Los estados se protegen entre nodos; no eligen polos.
Observa lo que hacen realmente los estados y el vocabulario de los países se desmorona por completo. Japón protesta contra Rusia por las islas Kuriles mientras lucha por seguir comprando gas ruso de Sajalín. Turquía forma parte de la OTAN mientras depende de Irán para una octava parte de su gas natural. Pakistán es un importante aliado de Estados Unidos fuera de la OTAN mientras profundiza su comercio con Irán, con China respaldándolo. Arabia Saudita y los Emiratos Árabes Unidos operan con el dólar mientras se unen a la red de compensación del yuan y a la plataforma de moneda digital creada para eludir el dólar. Los estados del Pacto de La Meca son clientes de Estados Unidos que construyen un bloque de defensa mutua que podría admitir a Irán.

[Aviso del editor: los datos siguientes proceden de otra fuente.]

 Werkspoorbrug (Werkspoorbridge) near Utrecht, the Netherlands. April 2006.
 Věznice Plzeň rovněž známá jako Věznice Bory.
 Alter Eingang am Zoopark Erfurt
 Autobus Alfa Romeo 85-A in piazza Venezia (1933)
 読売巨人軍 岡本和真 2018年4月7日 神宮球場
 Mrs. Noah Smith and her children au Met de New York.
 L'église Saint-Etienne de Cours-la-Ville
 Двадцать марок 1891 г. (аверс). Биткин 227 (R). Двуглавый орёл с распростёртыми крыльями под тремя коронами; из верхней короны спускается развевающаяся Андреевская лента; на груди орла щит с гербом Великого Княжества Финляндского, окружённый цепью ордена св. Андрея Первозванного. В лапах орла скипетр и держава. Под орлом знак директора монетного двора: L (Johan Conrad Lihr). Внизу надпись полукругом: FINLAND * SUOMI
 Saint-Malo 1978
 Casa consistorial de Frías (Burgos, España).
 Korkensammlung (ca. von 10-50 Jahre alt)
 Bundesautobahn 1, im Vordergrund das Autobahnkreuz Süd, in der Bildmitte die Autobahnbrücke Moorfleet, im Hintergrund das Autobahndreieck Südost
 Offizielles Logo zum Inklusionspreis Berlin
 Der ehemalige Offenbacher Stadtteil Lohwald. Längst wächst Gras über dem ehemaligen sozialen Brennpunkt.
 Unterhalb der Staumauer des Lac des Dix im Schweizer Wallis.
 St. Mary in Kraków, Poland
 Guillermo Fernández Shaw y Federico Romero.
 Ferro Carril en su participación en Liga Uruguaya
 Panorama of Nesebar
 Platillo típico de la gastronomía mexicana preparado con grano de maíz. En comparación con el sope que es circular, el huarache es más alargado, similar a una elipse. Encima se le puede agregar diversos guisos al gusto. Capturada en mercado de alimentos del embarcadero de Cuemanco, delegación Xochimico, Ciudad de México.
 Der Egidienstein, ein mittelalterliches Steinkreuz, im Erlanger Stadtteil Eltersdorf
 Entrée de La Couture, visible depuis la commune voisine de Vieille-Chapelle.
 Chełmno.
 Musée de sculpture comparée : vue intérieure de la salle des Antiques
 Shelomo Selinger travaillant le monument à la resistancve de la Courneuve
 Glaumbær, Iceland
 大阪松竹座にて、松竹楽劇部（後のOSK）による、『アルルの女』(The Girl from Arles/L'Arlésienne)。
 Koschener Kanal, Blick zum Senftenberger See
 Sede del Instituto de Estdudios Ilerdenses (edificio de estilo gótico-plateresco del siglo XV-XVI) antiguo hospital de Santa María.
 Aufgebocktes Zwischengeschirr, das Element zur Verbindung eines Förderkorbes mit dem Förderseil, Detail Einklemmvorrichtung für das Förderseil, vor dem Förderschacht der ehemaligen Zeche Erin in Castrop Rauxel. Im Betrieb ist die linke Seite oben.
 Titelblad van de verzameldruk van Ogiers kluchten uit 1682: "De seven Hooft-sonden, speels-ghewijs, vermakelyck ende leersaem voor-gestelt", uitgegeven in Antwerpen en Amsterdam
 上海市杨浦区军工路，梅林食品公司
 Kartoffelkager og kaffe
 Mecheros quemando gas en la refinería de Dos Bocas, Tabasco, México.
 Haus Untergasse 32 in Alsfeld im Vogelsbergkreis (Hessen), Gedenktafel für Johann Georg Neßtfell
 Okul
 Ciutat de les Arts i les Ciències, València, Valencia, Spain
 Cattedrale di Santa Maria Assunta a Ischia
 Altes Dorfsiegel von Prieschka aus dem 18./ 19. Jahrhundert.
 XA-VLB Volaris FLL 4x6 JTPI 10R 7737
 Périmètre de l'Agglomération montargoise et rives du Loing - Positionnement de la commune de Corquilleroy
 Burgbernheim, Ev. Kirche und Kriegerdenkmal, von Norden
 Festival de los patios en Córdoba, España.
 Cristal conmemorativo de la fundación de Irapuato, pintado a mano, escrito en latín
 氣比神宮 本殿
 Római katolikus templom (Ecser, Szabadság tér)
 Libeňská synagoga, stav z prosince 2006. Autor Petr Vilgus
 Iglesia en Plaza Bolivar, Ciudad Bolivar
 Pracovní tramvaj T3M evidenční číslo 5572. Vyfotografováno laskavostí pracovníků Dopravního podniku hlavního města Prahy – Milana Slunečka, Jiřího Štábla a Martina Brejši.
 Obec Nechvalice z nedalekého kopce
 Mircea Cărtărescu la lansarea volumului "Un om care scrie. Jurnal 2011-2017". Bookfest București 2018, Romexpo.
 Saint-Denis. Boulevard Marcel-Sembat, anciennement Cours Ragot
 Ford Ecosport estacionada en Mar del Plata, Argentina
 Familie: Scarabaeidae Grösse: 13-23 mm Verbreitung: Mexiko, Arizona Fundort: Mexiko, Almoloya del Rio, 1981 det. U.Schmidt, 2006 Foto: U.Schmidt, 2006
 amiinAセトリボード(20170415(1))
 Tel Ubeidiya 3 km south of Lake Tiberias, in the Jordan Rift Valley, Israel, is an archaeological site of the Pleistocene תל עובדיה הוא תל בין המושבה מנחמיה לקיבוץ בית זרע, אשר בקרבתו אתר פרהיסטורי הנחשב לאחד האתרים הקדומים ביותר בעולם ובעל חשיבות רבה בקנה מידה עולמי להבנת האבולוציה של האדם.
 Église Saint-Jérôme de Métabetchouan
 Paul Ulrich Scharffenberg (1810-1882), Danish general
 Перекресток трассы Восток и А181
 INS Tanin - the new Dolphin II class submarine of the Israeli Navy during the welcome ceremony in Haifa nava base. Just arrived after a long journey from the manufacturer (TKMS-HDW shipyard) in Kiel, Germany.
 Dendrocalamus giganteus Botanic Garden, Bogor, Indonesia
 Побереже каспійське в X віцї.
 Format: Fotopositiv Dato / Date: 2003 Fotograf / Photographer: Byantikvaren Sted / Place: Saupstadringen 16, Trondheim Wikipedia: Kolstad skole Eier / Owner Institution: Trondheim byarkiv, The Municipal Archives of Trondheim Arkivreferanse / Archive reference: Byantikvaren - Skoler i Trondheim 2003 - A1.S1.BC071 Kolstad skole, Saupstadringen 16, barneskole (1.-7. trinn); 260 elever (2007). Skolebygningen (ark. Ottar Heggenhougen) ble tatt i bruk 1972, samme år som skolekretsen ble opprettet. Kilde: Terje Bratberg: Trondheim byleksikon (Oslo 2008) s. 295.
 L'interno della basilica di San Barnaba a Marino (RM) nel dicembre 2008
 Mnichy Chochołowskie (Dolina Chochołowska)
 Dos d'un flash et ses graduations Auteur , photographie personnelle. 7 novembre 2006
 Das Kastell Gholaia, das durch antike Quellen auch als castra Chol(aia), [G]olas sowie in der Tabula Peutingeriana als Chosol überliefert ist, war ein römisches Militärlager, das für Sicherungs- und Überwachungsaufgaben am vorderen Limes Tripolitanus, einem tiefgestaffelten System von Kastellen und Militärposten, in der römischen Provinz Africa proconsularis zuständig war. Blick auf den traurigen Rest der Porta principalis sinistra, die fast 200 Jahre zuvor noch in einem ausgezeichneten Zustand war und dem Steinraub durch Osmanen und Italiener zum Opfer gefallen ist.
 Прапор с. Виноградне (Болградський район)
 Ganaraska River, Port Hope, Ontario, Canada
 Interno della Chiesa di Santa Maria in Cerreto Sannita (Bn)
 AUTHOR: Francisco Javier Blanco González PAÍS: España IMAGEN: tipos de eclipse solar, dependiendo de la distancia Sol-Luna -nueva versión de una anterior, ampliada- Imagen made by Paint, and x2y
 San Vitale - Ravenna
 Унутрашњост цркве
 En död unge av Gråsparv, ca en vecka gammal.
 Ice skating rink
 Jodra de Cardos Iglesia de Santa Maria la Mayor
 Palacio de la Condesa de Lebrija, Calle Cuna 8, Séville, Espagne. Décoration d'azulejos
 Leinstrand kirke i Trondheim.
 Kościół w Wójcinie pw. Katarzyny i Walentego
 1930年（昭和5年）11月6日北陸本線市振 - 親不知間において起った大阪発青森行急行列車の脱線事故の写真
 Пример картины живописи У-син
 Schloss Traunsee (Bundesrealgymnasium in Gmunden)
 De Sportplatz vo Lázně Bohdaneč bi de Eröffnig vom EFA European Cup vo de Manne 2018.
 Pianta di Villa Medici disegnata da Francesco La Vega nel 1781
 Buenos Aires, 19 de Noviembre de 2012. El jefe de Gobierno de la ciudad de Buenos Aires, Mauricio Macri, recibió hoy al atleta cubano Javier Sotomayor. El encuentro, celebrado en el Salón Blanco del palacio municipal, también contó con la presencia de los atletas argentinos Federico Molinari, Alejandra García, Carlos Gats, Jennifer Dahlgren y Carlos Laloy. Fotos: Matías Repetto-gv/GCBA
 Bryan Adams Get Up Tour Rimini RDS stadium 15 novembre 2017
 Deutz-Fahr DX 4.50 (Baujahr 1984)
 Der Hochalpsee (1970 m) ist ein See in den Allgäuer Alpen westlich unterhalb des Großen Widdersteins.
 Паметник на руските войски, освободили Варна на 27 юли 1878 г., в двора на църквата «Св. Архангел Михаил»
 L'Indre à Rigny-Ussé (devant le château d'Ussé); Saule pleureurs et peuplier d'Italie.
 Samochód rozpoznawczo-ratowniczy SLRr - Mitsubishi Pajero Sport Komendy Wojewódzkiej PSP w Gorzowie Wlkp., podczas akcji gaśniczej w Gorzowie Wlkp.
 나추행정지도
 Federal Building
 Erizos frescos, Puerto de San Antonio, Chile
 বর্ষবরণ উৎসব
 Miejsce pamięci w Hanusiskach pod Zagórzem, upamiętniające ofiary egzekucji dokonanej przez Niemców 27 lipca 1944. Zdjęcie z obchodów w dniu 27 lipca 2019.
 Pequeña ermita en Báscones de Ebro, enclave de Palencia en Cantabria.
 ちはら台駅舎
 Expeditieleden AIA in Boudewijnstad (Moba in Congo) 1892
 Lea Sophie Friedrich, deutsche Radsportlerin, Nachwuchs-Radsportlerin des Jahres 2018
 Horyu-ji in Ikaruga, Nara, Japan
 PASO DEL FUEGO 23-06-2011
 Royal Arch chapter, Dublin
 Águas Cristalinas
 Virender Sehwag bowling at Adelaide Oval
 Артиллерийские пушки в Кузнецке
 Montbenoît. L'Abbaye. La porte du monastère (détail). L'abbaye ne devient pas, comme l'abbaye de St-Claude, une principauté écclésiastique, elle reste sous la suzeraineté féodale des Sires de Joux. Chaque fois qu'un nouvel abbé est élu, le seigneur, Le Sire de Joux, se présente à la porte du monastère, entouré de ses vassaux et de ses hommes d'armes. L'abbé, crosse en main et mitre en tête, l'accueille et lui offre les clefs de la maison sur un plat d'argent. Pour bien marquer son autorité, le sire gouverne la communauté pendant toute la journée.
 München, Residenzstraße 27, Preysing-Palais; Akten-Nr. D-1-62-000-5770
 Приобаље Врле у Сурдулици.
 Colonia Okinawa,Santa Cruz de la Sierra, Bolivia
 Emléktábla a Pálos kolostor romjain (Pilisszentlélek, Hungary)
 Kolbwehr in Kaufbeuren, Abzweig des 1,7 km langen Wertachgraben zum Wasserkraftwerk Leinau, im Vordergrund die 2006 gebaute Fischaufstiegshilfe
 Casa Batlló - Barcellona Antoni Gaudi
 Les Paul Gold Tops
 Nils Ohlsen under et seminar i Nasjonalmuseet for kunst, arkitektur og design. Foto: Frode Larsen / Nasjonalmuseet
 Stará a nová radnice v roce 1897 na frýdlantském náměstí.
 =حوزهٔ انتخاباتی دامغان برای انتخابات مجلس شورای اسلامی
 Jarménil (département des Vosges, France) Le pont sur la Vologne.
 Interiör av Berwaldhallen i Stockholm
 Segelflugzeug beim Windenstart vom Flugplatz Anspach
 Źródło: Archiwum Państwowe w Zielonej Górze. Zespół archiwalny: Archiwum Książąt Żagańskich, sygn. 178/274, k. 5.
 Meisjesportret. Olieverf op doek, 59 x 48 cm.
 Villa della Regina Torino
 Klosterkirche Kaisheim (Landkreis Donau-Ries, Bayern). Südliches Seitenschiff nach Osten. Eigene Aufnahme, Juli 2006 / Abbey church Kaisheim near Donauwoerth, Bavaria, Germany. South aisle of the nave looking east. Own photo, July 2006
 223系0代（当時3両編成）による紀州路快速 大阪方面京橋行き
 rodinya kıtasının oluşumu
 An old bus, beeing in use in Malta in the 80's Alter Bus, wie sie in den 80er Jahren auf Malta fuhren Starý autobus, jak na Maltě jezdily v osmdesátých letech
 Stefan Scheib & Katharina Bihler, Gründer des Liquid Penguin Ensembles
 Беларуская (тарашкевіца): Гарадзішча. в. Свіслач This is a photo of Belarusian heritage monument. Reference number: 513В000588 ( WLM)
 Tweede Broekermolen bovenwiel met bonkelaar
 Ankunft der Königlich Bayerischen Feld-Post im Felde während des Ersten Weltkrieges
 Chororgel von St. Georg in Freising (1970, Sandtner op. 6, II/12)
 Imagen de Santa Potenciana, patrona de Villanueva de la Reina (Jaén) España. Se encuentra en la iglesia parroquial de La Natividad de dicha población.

Si preguntas "¿a qué polo está más cerca cada uno de estos?", obtendrás una respuesta sin sentido, porque la pregunta presupone una exclusividad que ya no existe. En cambio, pregunta "¿a cuántos nodos está conectado cada uno y cómo trabaja para reducir su dependencia de alguno en particular?" y cada uno de estos comportamientos se aclara. Esto es la multialineación: el cultivo deliberado de múltiples conexiones y el rechazo a la pertenencia exclusiva; y es la estrategia racional de un nodo en una red, no el comportamiento anómalo de un cuerpo que no puede decidir a qué sol orbitar. Las membresías superpuestas de la era —BRICS, la OCS, el CCG, la OTAN, CIPS y SWIFT, todas interconectadas— no son un lío que deba ordenarse en grupos. Son la estructura intrínseca de un mundo nodal.
El límite honesto
Nada de esto invalida el concepto de «multipolaridad», y la precisión es fundamental en ambos sentidos. Existe una concentración genuina en el sistema: Estados Unidos y China son supernodos cuya atracción gravitatoria es real, y la rivalidad entre grandes potencias no ha desaparecido con el lenguaje de las redes. En la dimensión militar-estratégica —la disuasión, las alianzas, la geometría rígida de la fuerza— el vocabulario tradicional de potencias y esferas sigue vigente, y un analista serio lo tiene presente. La multinodalidad no implica que todos los nodos sean iguales; se refiere a la estructura del conjunto, que es una red de centros radicalmente desiguales, en lugar de una simple alineación de polos opuestos y coincidentes. El argumento no es que la concentración haya desaparecido, sino que la topología es una red, y una red se describe mediante sus nodos.
Las palabras son lentes, y la lente determina los datos. Si buscas "multipolar", contarás las grandes potencias, dividirás el mundo en bloques y esperarás a que estos se consoliden; y te sorprenderás continuamente cuando el dólar se devalúe, cuando un Estado mediano tenga una influencia diez veces mayor, cuando un aliado con el que se firmó un tratado siga comerciando con el adversario, cuando una sanción acelere precisamente la fuga que pretendía evitar. Si buscas "multinodal", trazarás conexiones y medirás flujos, y todo se resolverá en un fenómeno único y coherente: un mundo que se reconfigura, pasando de un sistema radial con un centro obligatorio a una densa red con múltiples centros. No se trata de un mundo multipolar en ciernes, sino de un mundo multinodal, y acertar con el término es el primer requisito para comprenderlo con claridad.